Kaito-san hanya terdiam
"Aku hanya ingin sedikit jadi penggerak, membuat sekolah gratis, mengajarkan ilmuku pada mereka. Aku sangat mencintai bahasa, anak-anak, dan olahraga catur. Aku ingin menyatukan semua itu. Aku senang meskipun tidak digaji. Aku senang meskipun akan banyak orang yang akan menggunjingku dan berkata aku sok. Aku senang jika aku melihat penerus bangsaku sukses. Mungkin bukan sekarang, aku yakin suatu saat Indonesia bisa menyusul kejayaan Jepang dan menjadi macan asia. Lagipula aku tidak hanya berjanji pada negaraku, tapi juga pada almarhum pelatihku yang sudah melakukan hal itu sebelum aku. Hanya saja beliau meninggal sebelum sekolah terbangun"

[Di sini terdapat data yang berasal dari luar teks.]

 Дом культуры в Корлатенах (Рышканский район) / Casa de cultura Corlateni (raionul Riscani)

"Kau sangat mencintai itu, tapi aku yakin kau tidak akan bisa melakukannya sendiri" Kata Kaito-san yang tangannya masih memelukku, semakin erat.

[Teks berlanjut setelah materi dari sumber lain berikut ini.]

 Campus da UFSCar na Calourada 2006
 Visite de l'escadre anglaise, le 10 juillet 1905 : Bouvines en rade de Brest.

"Memang, aku akan berusaha menarik pemerintah dan orang yang bermisi sama untuk membantuku"
"Aku akan ke Indonesia. Kita pulang bersama"
Kata-kata Kaito-san sontak mengejutkanku. Dengan mudah dia berkata untuk membantuku. Bukan, membantu usaha untuk negaraku, yang jelas-jelas tidak ada hubungan dengannya.
"Hah? Kenapa kau ingin ikut? Kau sudah nyaman di sini. Tak perlu kau bersusah-susah memperjuangkan tempat yang belum kau kenal betul" jelasku.
"Hey, kau lupa jika aku atlet catur di negara ini. Jika di Jepang sudah ada grandmaster Nakamura-san, maka di Indonesia nanti aka nada grandmaster Kaito-san yang akan menciptakan grandmaster - grandmaster lain di Indonesia. Lagipula apa kau tidak takut jika aku melakukan harakiri di sini jika aku jauh darimu, Mayank?"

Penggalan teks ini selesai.